To do: A verbatim copy of the records is required, with all pictures left out.

[Records from a data collection]
===============
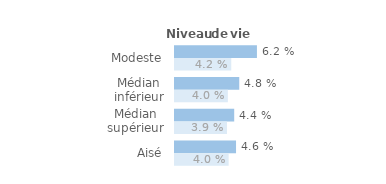
| Category | Series 1 | Series 0 |
|---|---|---|
| Modeste | 0.062 | 0.042 |
| Médian inférieur | 0.048 | 0.04 |
| Médian supérieur | 0.044 | 0.039 |
| Aisé | 0.046 | 0.04 |
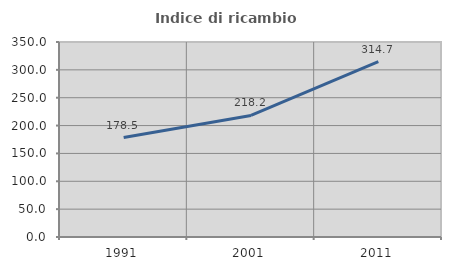
| Category | Indice di ricambio occupazionale  |
|---|---|
| 1991.0 | 178.519 |
| 2001.0 | 218.182 |
| 2011.0 | 314.737 |
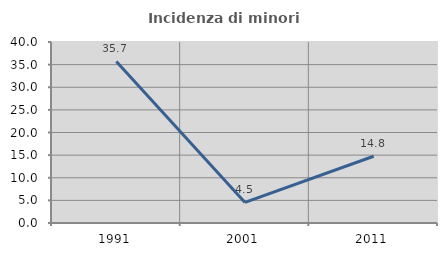
| Category | Incidenza di minori stranieri |
|---|---|
| 1991.0 | 35.714 |
| 2001.0 | 4.545 |
| 2011.0 | 14.754 |
===============
Answer to this exercise:
| Category | Series 1 | Series 0 |
|---|---|---|
| Modeste | 0.062 | 0.042 |
| Médian inférieur | 0.048 | 0.04 |
| Médian supérieur | 0.044 | 0.039 |
| Aisé | 0.046 | 0.04 |
| Category | Indice di ricambio occupazionale  |
|---|---|
| 1991.0 | 178.519 |
| 2001.0 | 218.182 |
| 2011.0 | 314.737 |
| Category | Incidenza di minori stranieri |
|---|---|
| 1991.0 | 35.714 |
| 2001.0 | 4.545 |
| 2011.0 | 14.754 |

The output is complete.